● TASK DIRECTIONS: From the line containing "sample: Brain" down to the line containing "sample: Somatosensory cortex neuropil", copy out the entries below exactly, both lines included, and nothing else; pictures do not belong in the copy.

● EXTRACTED ENTRIES:
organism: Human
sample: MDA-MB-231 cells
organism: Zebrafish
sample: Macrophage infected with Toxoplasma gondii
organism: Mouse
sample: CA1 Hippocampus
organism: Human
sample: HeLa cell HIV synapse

==

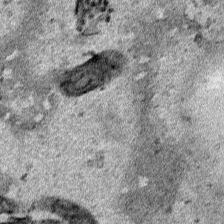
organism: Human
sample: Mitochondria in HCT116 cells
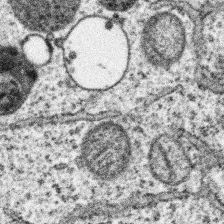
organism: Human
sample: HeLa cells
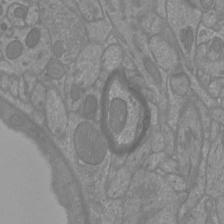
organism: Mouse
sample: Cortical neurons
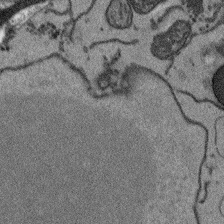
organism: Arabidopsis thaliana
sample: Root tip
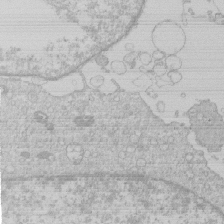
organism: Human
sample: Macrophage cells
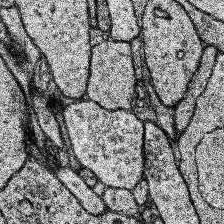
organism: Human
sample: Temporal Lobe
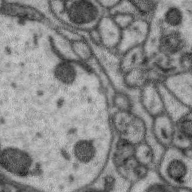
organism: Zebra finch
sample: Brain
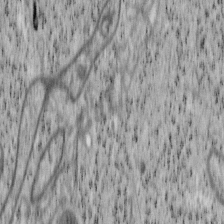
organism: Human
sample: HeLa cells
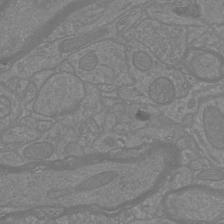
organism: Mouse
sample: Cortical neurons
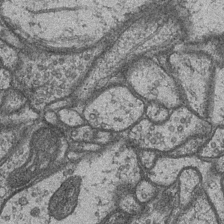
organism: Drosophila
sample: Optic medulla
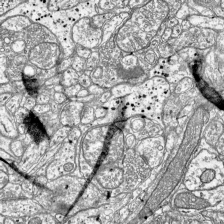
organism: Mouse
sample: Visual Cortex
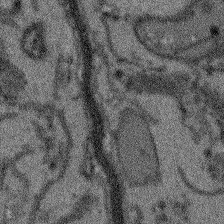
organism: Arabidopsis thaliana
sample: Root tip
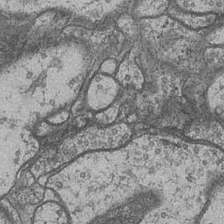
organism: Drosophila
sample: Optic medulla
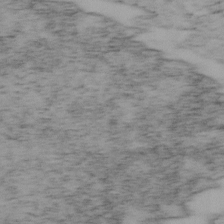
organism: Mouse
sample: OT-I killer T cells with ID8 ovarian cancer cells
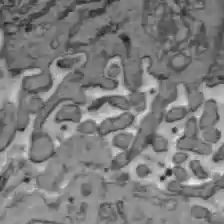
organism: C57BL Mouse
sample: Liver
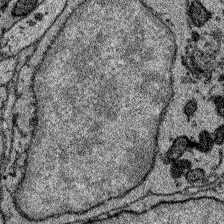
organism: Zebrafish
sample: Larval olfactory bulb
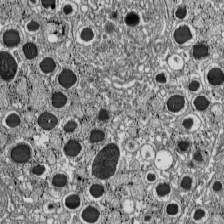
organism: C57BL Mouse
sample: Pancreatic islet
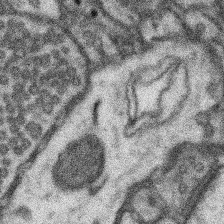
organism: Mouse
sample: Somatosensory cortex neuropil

● REPLY:
sample: Brain
organism: Human
sample: HeLa cells
organism: Mouse
sample: Cortical neurons
organism: Drosophila
sample: Optic medulla
organism: Mouse
sample: Visual Cortex
organism: Arabidopsis thaliana
sample: Root tip
organism: Drosophila
sample: Optic medulla
organism: Mouse
sample: OT-I killer T cells with ID8 ovarian cancer cells
organism: C57BL Mouse
sample: Liver
organism: Zebrafish
sample: Larval olfactory bulb
organism: C57BL Mouse
sample: Pancreatic islet
organism: Mouse
sample: Somatosensory cortex neuropil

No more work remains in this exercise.